From f19cf206baae585aa0b65f370caf1d19a72efdf9 Mon Sep 17 00:00:00 2001
From: mertalev <101130780+mertalev@users.noreply.github.com>
Date: Wed, 5 Mar 2025 09:36:27 -0500
Subject: [PATCH] disable algo caching

---
 .../0001-fix-rocm-conv-thread-safety.patch    | 150 ---------------
 machine-learning/Dockerfile                   |  13 +-
 machine-learning/rocm-PR19567.patch           | 176 ++++++++++++++++++
 3 files changed, 181 insertions(+), 158 deletions(-)
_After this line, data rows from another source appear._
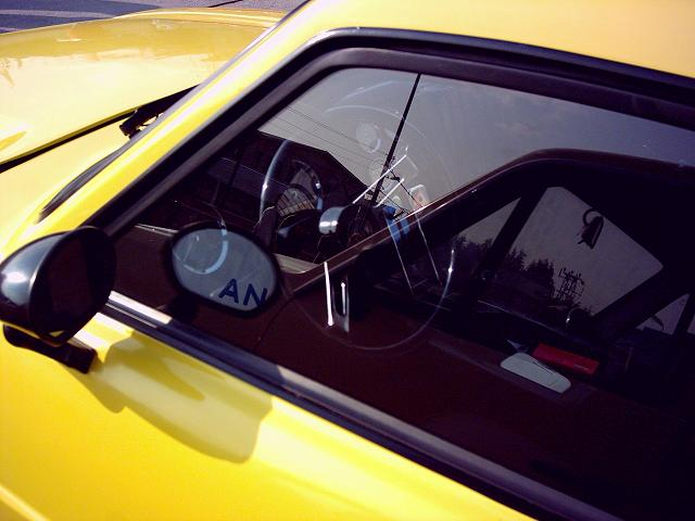 Türkiye'de seri olarak üretilen ilk otomobil markası Anadol'dan bir görünüm.
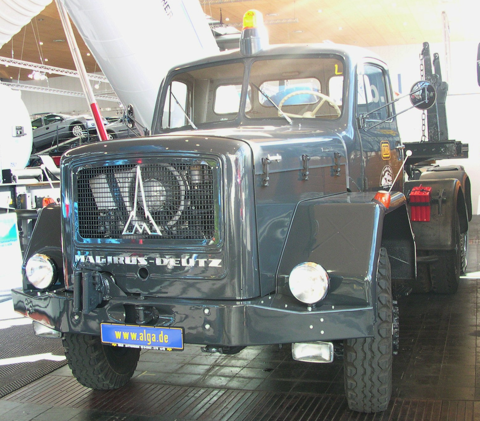 Nutzfahrzeug-IAA, Hannover 2004, Magirus Eckhauber, Sattelzugmaschine mit Rungen (dahinter dreiachsiger Nachläufer, der hier kaum zu erkennen ist)
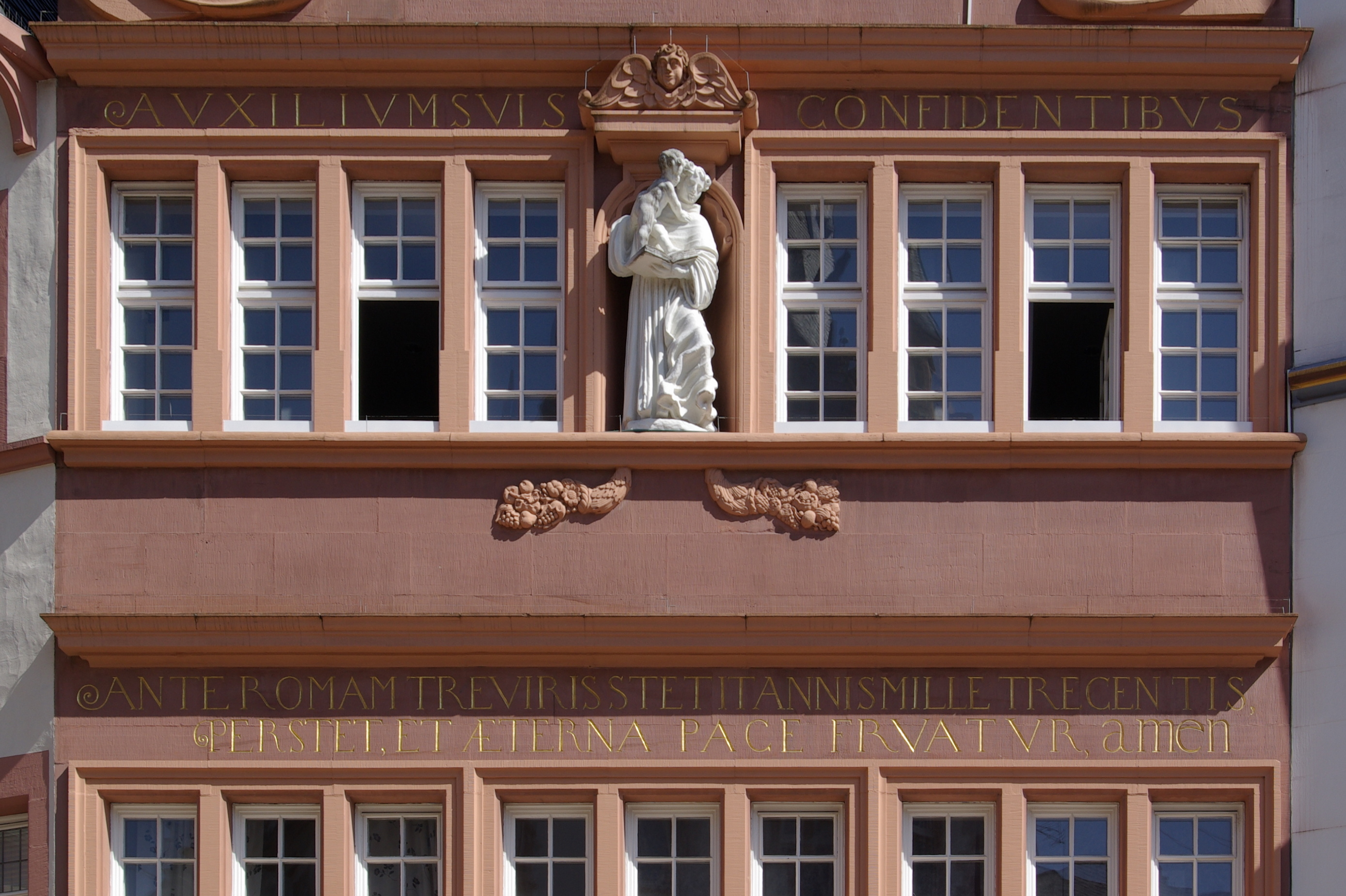 Trier, "Rotes Haus", erbaut im Jahre 1684 von dem Baumeister Wolfgang Stuppeler im Auftrag von Johann Wilhelm Polch. Die untere Inschrift lautet: "ANTE ROMAN TREVIRIS STETIT ANNIS MILLE TRECENTIS PERSTET ET ÆTERNA PACE FRUATUR" (Vor Rom stand Trier eintausend und dreihundert Jahre. Möge es weiter bestehen und sich eines ewigen Friedens erfreuen.) Die Figur zeigt den Hl. Anonius von Padua, die Inschrift darüber lautet: "AUXILIUM SUIS CONFIDENTIBUS" (Er (Antonius) gibt Hilfe denen, die auf ihn vertrauen)

 delete mode 100644 machine-learning/0001-fix-rocm-conv-thread-safety.patch
 create mode 100644 machine-learning/rocm-PR19567.patch
diff --git a/machine-learning/0001-fix-rocm-conv-thread-safety.patch b/machine-learning/0001-fix-rocm-conv-thread-safety.patch
deleted file mode 100644
index bd0e759f69..0000000000
--- a/machine-learning/0001-fix-rocm-conv-thread-safety.patch
+++ /dev/null
@@ -1,150 +0,0 @@
-From 350e3237eadb738a0d96295a62f2eed96653c315 Mon Sep 17 00:00:00 2001
-From: mertalev <101130780+mertalev@users.noreply.github.com>
-Date: Fri, 20 Dec 2024 00:59:21 -0500
-Subject: [PATCH 1/1] fix: avoid race condition for rocm conv algo caching
-
----
- onnxruntime/core/providers/rocm/nn/conv.cc         |  8 ++++----
- onnxruntime/core/providers/rocm/nn/conv.h          | 14 ++++++++++++--
- .../core/providers/rocm/nn/conv_transpose.cc       |  8 ++++----
- 3 files changed, 20 insertions(+), 10 deletions(-)
-
-diff --git a/onnxruntime/core/providers/rocm/nn/conv.cc b/onnxruntime/core/providers/rocm/nn/conv.cc
-index d7f47d07a8..98b6b69212 100644
---- a/onnxruntime/core/providers/rocm/nn/conv.cc
-+++ b/onnxruntime/core/providers/rocm/nn/conv.cc
-@@ -127,7 +127,6 @@ Status Conv<T, NHWC>::UpdateState(OpKernelContext* context, bool bias_expected)
- 
-     if (w_dims_changed) {
-       s_.last_w_dims = gsl::make_span(w_dims);
--      s_.cached_benchmark_fwd_results.clear();
-     }
- 
-     ORT_RETURN_IF_ERROR(conv_attrs_.ValidateInputShape(X->Shape(), W->Shape(), channels_last, channels_last));
-@@ -278,7 +277,8 @@ Status Conv<T, NHWC>::UpdateState(OpKernelContext* context, bool bias_expected)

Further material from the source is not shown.